● **Source records**
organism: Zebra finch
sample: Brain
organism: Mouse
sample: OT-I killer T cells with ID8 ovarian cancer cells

* * *

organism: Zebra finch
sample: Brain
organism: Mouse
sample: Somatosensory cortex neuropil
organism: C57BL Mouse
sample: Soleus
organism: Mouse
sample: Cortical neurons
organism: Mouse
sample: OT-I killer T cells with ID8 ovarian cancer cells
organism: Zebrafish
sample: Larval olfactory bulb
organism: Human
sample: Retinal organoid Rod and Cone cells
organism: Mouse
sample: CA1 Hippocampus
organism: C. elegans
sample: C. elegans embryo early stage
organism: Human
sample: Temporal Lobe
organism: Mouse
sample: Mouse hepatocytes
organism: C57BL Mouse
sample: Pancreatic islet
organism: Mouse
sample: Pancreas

● **Work instruction**
Once you find the line with "sample: Temporal Lobe" above, print it and every line after it up to and including the line with "sample: Pancreas", exactly as written and nothing else.

● **Answer to this problem**
sample: Temporal Lobe
organism: Mouse
sample: Mouse hepatocytes
organism: C57BL Mouse
sample: Pancreatic islet
organism: Mouse
sample: Pancreas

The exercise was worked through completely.